# PARAMETER IDENTIFICATION NOTEBOOK

In this notebook we leverage the pretrained surrogate models to identify fabrication uncertainties in MEMS accelerometers. We start from noisy signals. The noise is an additive white noise, manually added to the data to emulate experimental data. 

##### Importing necessary libraries

In [11]:
# Standard library imports
import sys

# Third-party library imports
import numpy as np
import pandas as pd
import matplotlib.pyplot as plt
from scipy.stats import gaussian_kde

# CUQI library imports
import cuqi
from cuqi.model import Model
from cuqi.distribution import Gaussian, Uniform, JointDistribution
from cuqi.sampler import MH, NUTS
from cuqi.geometry import Continuous1D, Discrete

# Local module imports
sys.path.append('../../src/SurrogateModeling')
sys.path.append('../../src/InverseProblems')
sys.path.append('../../src/utils')
from utils import * 


#### Decide sample to use for experimental data

In [12]:
sample = 10 # Which sample of the training set do wou want to take as experimental input?
OUTPUT_FILENAME = "./samples/sample_"+str(sample)
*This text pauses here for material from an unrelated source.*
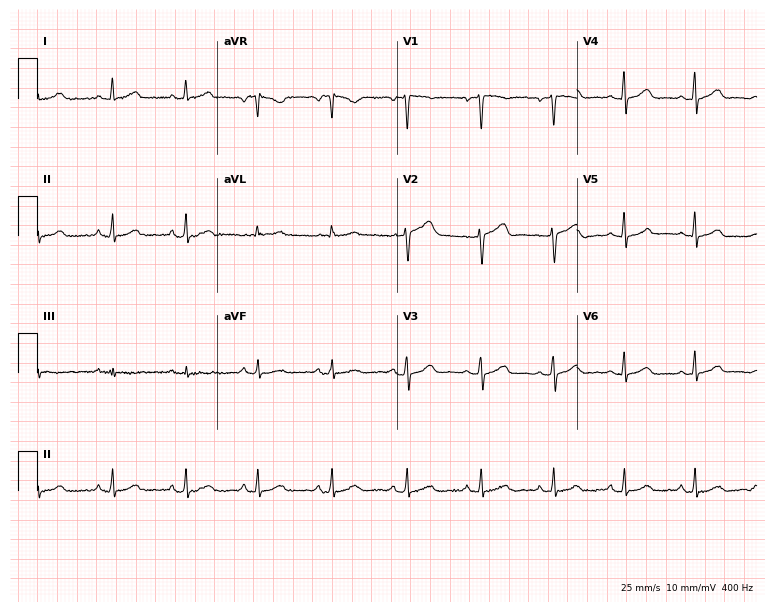
Resting 12-lead electrocardiogram. Patient: a 44-year-old woman. Read as a normal ECG.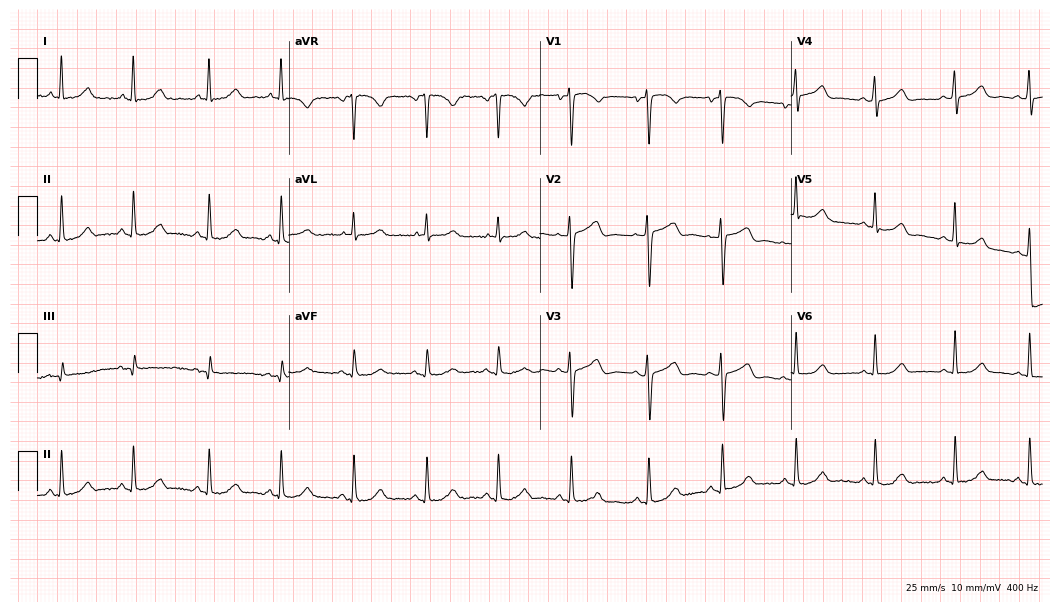
ECG — a 29-year-old female. Labelled as a normal ECG.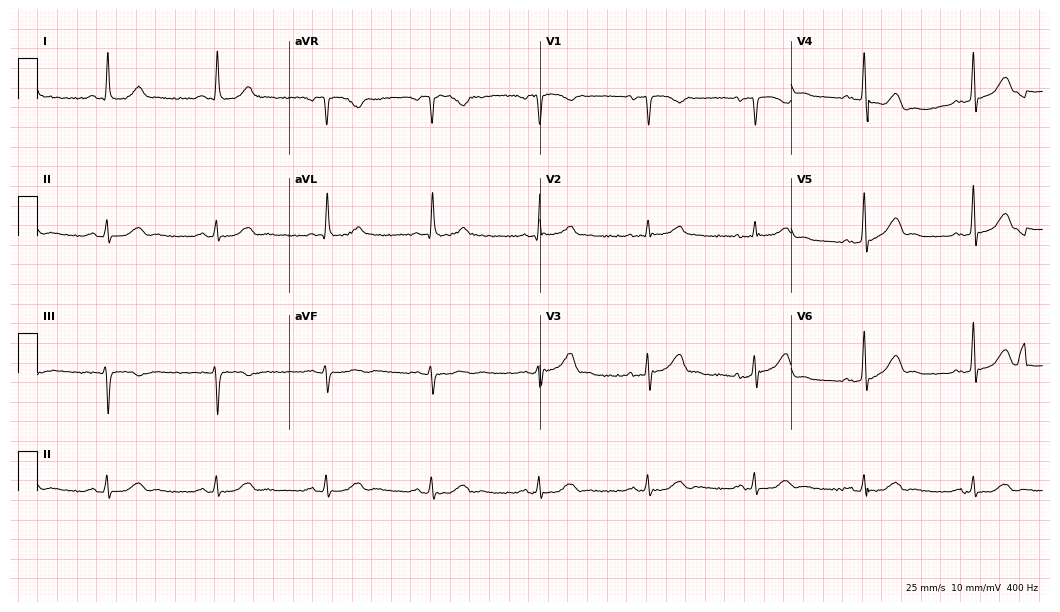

#### Set Bayesian Identification Parameters

In [13]:
# Surrogate Model Configurations
CONFIGURATION_I = './config_I.json'
CONFIGURATION_II = './config_II.json'

# Markov Chain Monte Carlo (MCMC) Configuration
MCMC_SETTINGS = {
    'parameter_start_points': [
        np.array([0.3, 0.0, 30.0]),
        np.array([0.4, 0.25, 30.0]),
        np.array([0.2, 0.25, 30.0]),
        np.array([0.4, -0.25, 30.0]),
        np.array([0.2, -0.25, 30.0])
    ],
    'bounds': ([0.1, -0.5, 29.0], [0.5, 0.5, 31.0]),
    'N': int(6e3),   # Total number of samples
    'Nb': int(1e3),  # Number of burn-in samples
    'Nt': 5,         # Number of chains
}

# Noise Configuration
NOISE_PARAMS = {
    'noise_factor': 1e-6 * 1000,
    'B': np.sqrt(200),
    'S': 5,
}

noise = (NOISE_PARAMS['noise_factor']*NOISE_PARAMS['B']*NOISE_PARAMS['S'])**2


#### Load Surrogate Models

In [14]:
# Data preprocessing for both configurations
data_processor_I = preprocessing(CONFIGURATION_I)
data_processor_II = preprocessing(CONFIGURATION_II)

# Initialize and load models for both configurations
model_I = NN_Model()
model_I.load_model(data_processor_I.config['MODEL_PATH'])

model_II = NN_Model()
model_II.load_model(data_processor_II.config['MODEL_PATH'])  # Ensure this uses data_processor_II

# Define forward and gradient functions for the first configuration
forward_model = create_forward_model_function(data_processor_I, model_I)
gradient_model = create_gradient_function(data_processor_I, model_I)

# Create a CUQI model using the forward model and gradient functions
cuqi_model = Model(forward=forward_model, 
                   jacobian=gradient_model,
                   range_geometry=Continuous1D(len(data_processor_I.time)),
                   domain_geometry=Discrete(["Overetch", "Offset", "Thickness"]))

# Extract test data for visualization or further processing
X_values, y_values = data_processor_I.X_test, data_processor_I.y_test



In [15]:
# Select a true sample for testing
x_true, y_true = X_values[sample], y_values[sample]

# Generate observed data by adding Gaussian noise to the true data
y_observed = Gaussian(mean=y_true, cov=noise * np.eye(len(data_processor_I.time))).sample()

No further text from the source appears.